The Federal Board of Revenue (FBR) is set to receive significantly enhanced powers to deny or restrict input tax adjustment under the proposed Finance Bill, 2025. This critical policy shift is designed to curb fraudulent or excessive input tax claims within Pakistan’s sales tax regime, leveraging technology for more efficient enforcement.
Under the current legal framework, specifically sub-section (4) of Section 8B of the Sales Tax Act, 1990, the FBR already possesses the authority to impose restrictions on input tax adjustment for any person or class of persons. However, the Finance Bill, 2025 introduces a pivotal amendment that will empower the FBR to deploy automated, risk-based systems. These systems will determine whether a taxpayer’s input tax adjustment should be allowed, restricted, or denied outright.
Strengthening Enforcement and Reducing Human Intervention
This proposed amendment is poised to significantly strengthen the FBR’s capacity to identify and manage high-risk input tax claims. By doing so, the tax authority aims to ensure greater compliance and minimize instances of fraud. The strategic shift towards leveraging technology is intended to streamline tax enforcement processes, thereby reducing reliance on manual intervention, which has often been a source of delays and inefficiencies in tax administration.

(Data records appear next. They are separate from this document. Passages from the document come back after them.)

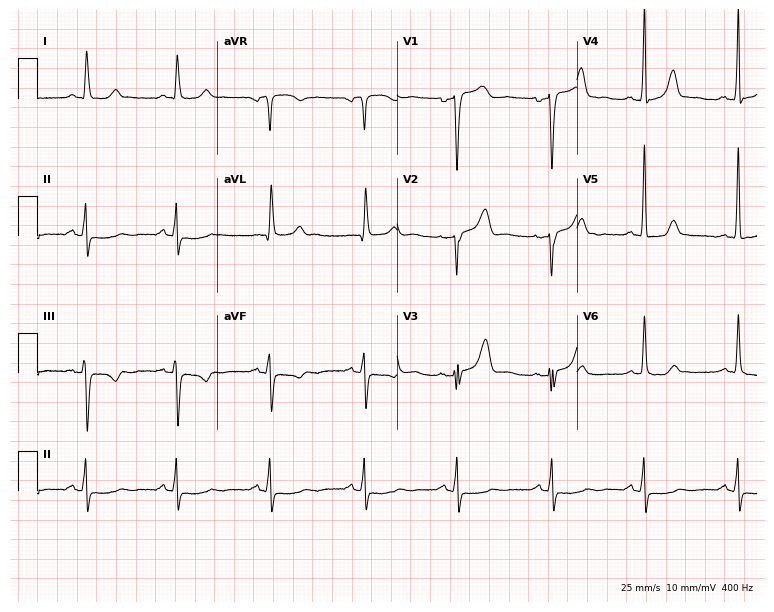
Resting 12-lead electrocardiogram (7.3-second recording at 400 Hz). Patient: a 72-year-old female. None of these six findings is recorded: first-degree AV block, right bundle branch block, left bundle branch block, sinus bradycardia, atrial fibrillation, sinus tachycardia. Findings outside these six are not listed.
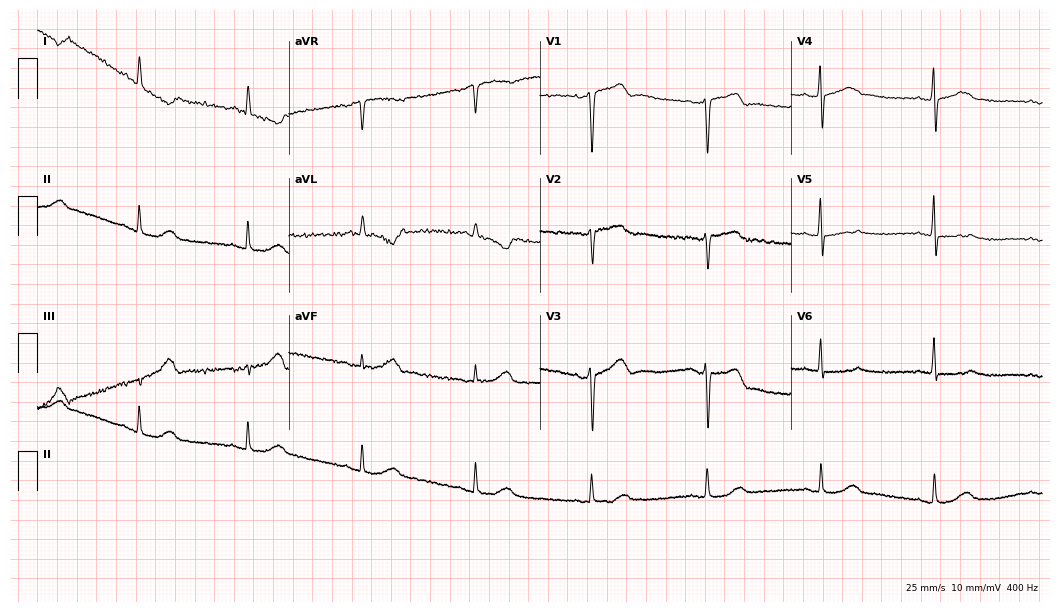
Resting 12-lead electrocardiogram (10.2-second recording at 400 Hz). Patient: a 66-year-old female. None of these six findings is recorded: first-degree AV block, right bundle branch block (RBBB), left bundle branch block (LBBB), sinus bradycardia, atrial fibrillation (AF), sinus tachycardia. Other findings, if any, are not listed.
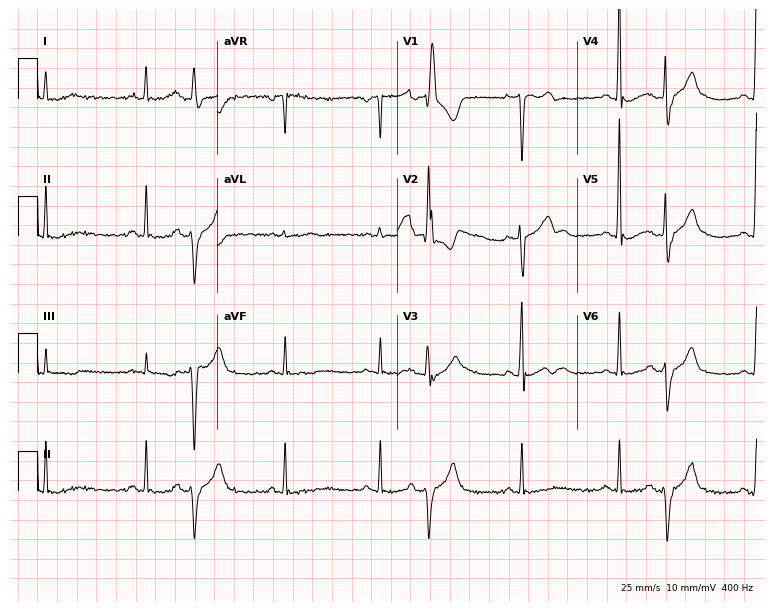
ECG (7.3-second recording at 400 Hz) — a male, 51 years old. Screened for six findings — first-degree AV block, right bundle branch block, left bundle branch block, sinus bradycardia, atrial fibrillation, sinus tachycardia — none is recorded. Findings outside these six are not listed.
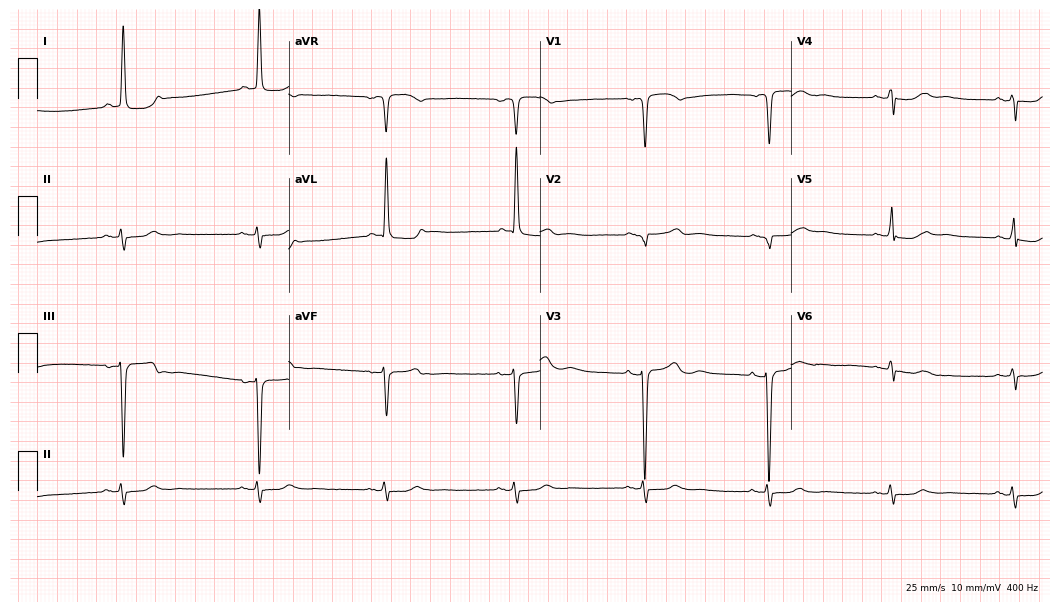
Standard 12-lead ECG recorded from a 62-year-old woman. The tracing shows sinus bradycardia (a sinus rate of 50 beats per minute or less).
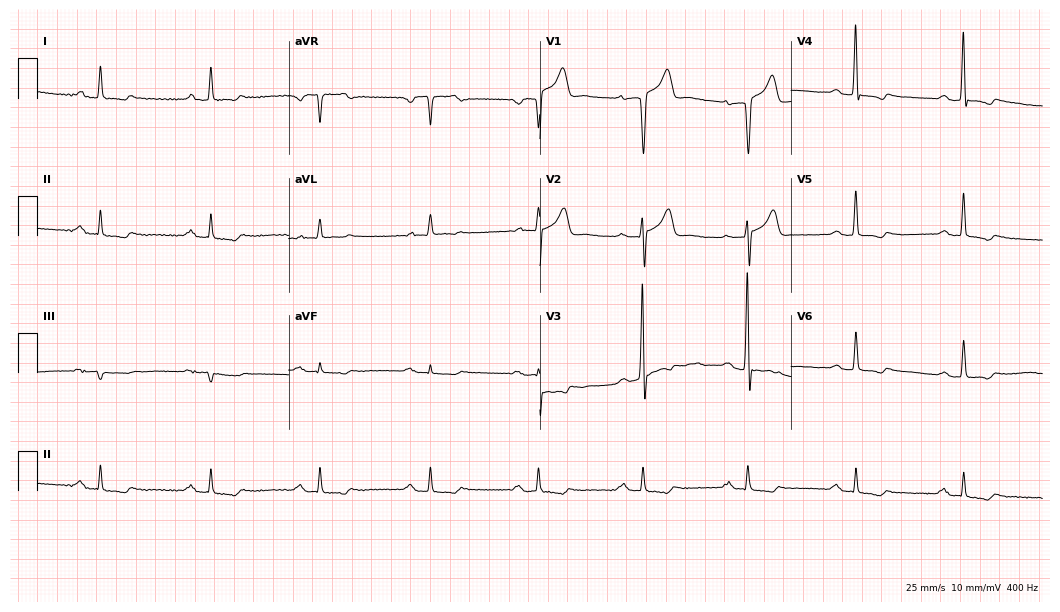
Electrocardiogram, a male, 67 years old. Interpretation includes first-degree AV block.
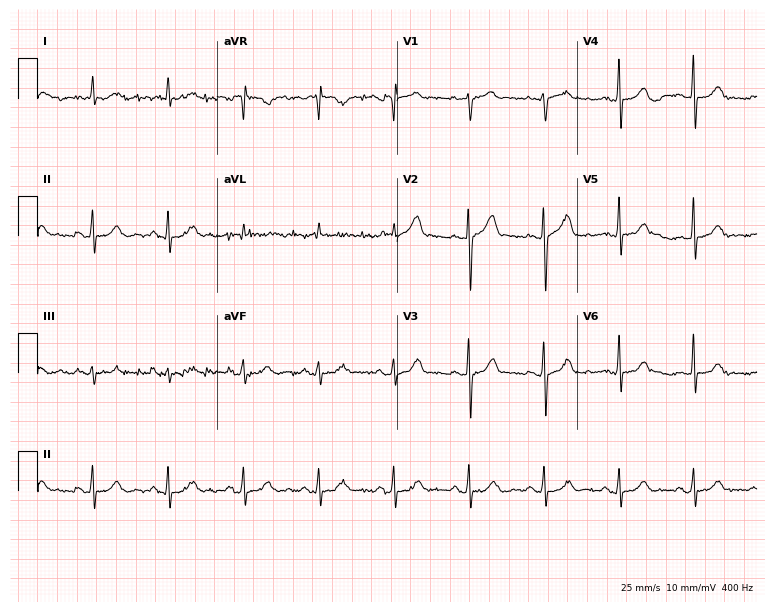
Resting 12-lead electrocardiogram. Patient: a man, 73 years old. Read as a normal ECG.

Right to Appeal and Procedural Gap
According to the provisions outlined in the Finance Bill, if a taxpayer’s input tax adjustment is deferred or limited by the automated system, the affected party will retain the right to contest the decision. Taxpayers may file an application, along with all necessary supporting documents, to the Commissioner Inland Revenue. The Commissioner is then mandated to make a decision on the matter within 30 days of receiving the application.
However, a notable procedural gap has been identified in the proposed legislation: it does not specify a time limit within which the taxpayer must submit their application to challenge the FBR’s action. This lack of clarity could potentially lead to administrative ambiguities and future legal challenges, a point that tax professionals have already highlighted.
Focus on Input Tax Adjustment and Future Outlook
The term “input tax adjustment” lies at the core of this legislative development, as the FBR intensifies its oversight over such claims. While some tax professionals have voiced concerns about the potential for misuse or overreach of these new powers, the FBR maintains that this reform is indispensable for ensuring that only genuine input tax claims are honored across the board.
The introduction of these risk-based input tax controls underscores the FBR’s ongoing efforts to digitize tax enforcement mechanisms and curtail revenue leakages. This move further reinforces the FBR’s evolving strategic role in Pakistan’s broader fiscal policy framework, signaling a commitment to a more technology-driven and data-led approach to tax administration.